# Looks like an early spring, should I be overseeding sooner than later?



## Maxpower (Nov 28, 2017)

Looks like winter is pretty much done for south Michigan. Yes it will freeze a few more times and yes it will snow a couple more times but for the most part it's done for. I want to try overseeding a couple pastures, should I be planning to do this in the next few weeks? Michigan State recommends doing it on one of the last snowfalls.

Also, thoughts on overseeding with alfalfa? Some stuff I've read says to, some says not to bother, that alfalfa doesn't take well to it.


----------



## endrow (Dec 15, 2011)

Hear that process is called Frost seeding. That's eating is to be done only at the period of time when the ground is still freezing and thawing on a daily basis. I never was a fan of it but I was going to try some Orchard Grass this year. Hair conditions went quickly from frozen solid to no longer freezing over the top again.
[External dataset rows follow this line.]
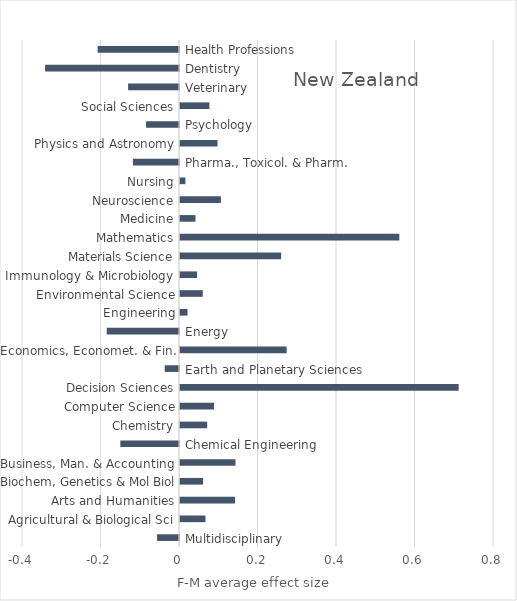
| Category | F-M average effect size | Proportion of years |
|---|---|---|
|  | -0.056 | 0 |
|  | 0.065 | 0 |
|  | 0.14 | 0 |
|  | 0.059 | 0 |
|  | 0.141 | 0 |
|  | -0.149 | 0 |
|  | 0.069 | 0 |
|  | 0.087 | 0 |
|  | 0.71 | 0 |
|  | -0.036 | 0 |
|  | 0.272 | 0 |
|  | -0.184 | 0 |
|  | 0.019 | 0 |
|  | 0.058 | 0 |
|  | 0.043 | 0 |
|  | 0.258 | 0 |
|  | 0.559 | 0 |
|  | 0.039 | 0 |
|  | 0.104 | 0 |
|  | 0.014 | 0 |
|  | -0.117 | 0 |
|  | 0.096 | 0 |
|  | -0.084 | 0 |
|  | 0.075 | 0 |
|  | -0.13 | 0 |
|  | -0.341 | 0 |
|  | -0.207 | 0 |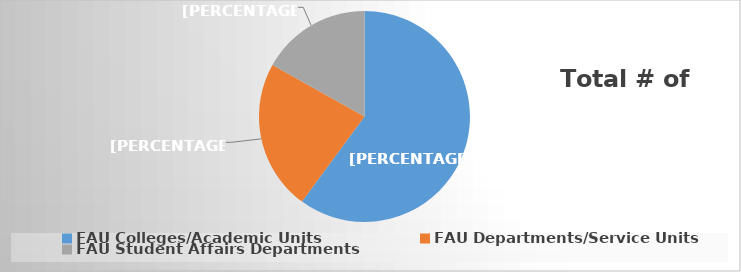
| Category | Series 0 |
|---|---|
| FAU Colleges/Academic Units | 0.601 |
| FAU Departments/Service Units | 0.23 |
| FAU Student Affairs Departments | 0.169 |

I believe they're probably was an opportunity to do it but I missed it. I would like to overseed some Orchard Grass into a clear Alfalfa field. I am not even sure it can be done this time of year I wanted to make a small experiment maybe 6 Acres . I think I am still going to try it but I am going to use the drill


----------



## rjmoses (Apr 4, 2010)

I like frost seeding and have used it successfully a number of times. I've found that it works best on top of a 4-6" snow in late Feb. For overseeding, it's best done on pretty bare ground. To much top cover and the seeds get lodged in the cover--they have to be in contact with the soil.

(Un)fortunately, I haven't had any snow this year and it doesn't look like we're going to get any. I'm on track for a winter where I didn't have to shovel snow!

Ralph.


----------



## Maxpower (Nov 28, 2017)

Yes frost seeding is what I meant to say, I was going to try it this year for the first time. Just a week ago we had a foot of snow and it's pretty much gone now. It's still going to get below freezing but for the most part our highs will be upper 30's and into the 40's. We should have a few more days with highs below freezing still.


----------



## swmnhay (Jun 13, 2008)

Red clover will take better then alfalfa frost seeding.Cheaper also.


----------



## Hayjosh (Mar 24, 2016)

This is of interest to me too in SW Michigan where I'm trying not to get hopes up, but it does look like winter is quickly loosing steam. Our days are in the 40's and getting up into the 50's, but it still gets to freezing at night, just barely though.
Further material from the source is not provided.